Unfortunately, I don't have any details. Our log program doesn't identify anything from yahoo, it simply appears as yahoo.com so I can't tell if it's an editor or a spider.

The index page of that site was about 70K. We reduced it to 50K and the site got added back to the database.

My impression, minapple, is that they are measuring based upon delivery time.

skirril

2:11 pm on May 26, 2001 (gmt 0)

10+ Year Member



Ok, here's something that might strike some of you:

The entrance page to my site is about 6.5k in size, most of our pages do not contain graphics, and if they do, the total size of the page (text+graphics) is usually less than 100k.

Most pages are therefore loaded in less than 5s.

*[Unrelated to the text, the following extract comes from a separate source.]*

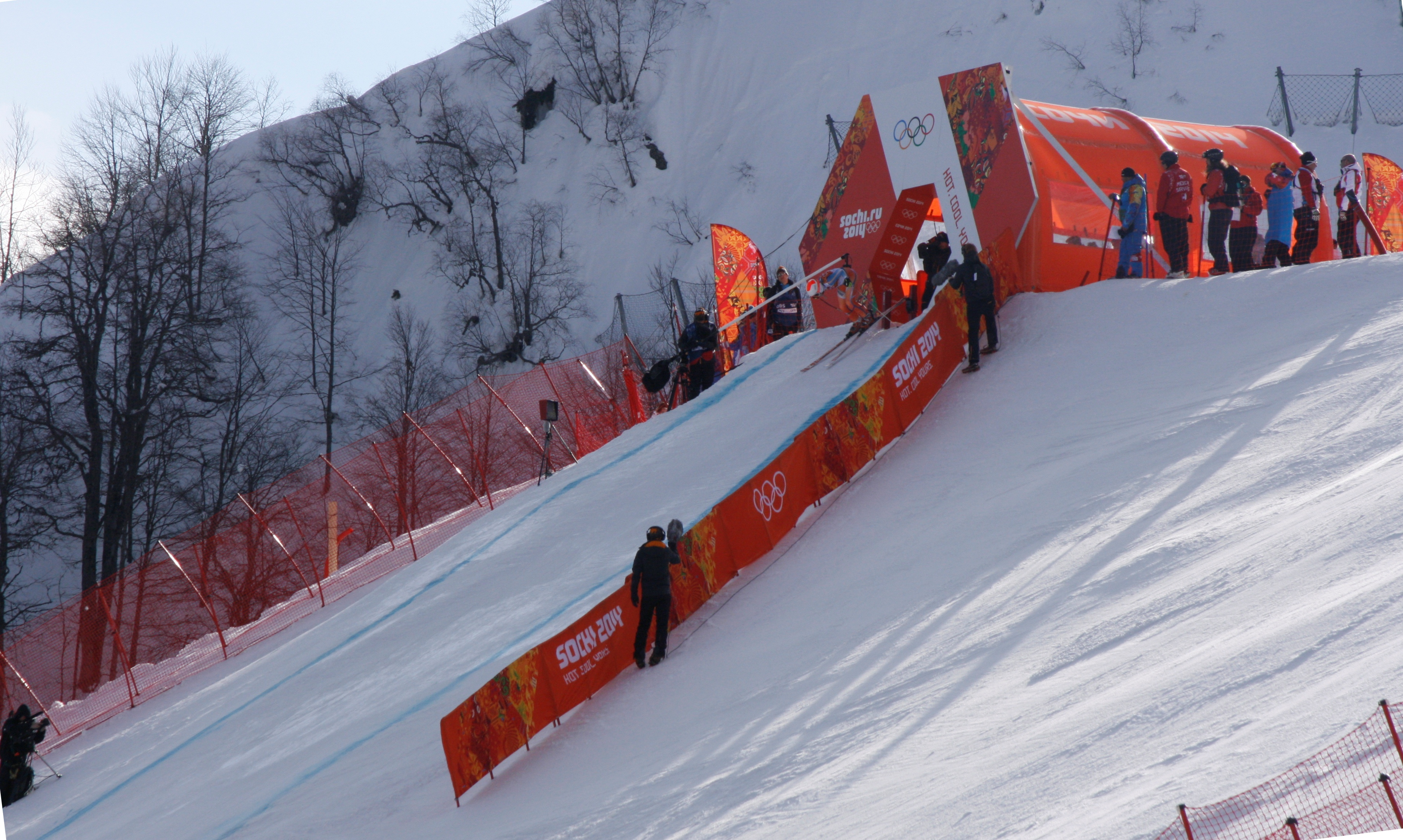 Стартовая зона женского скоростного спуска на зимних Олимпийских играх 2014 в Сочи

All a matter of optimisation.. :)

Brett_Tabke

4:22 pm on May 26, 2001 (gmt 0)

WebmasterWorld Administrator 10+ Year Member Top Contributors Of The Month



It's also response time, and that response needs to be measure from several different locals. I find a server in the San Fran area if possible.

Bolotomus

11:52 pm on Jul 11, 2001 (gmt 0)

10+ Year Member



I've never seen a Yahoo bot ask for a graphic file, so it really doesn't know the total page size.

I think if they say it was too slow, they mean to say that they didn't get the HTML in time.

You guys are right, that's totally bogus. There are a million reasons why server X might not be able to contact you right now.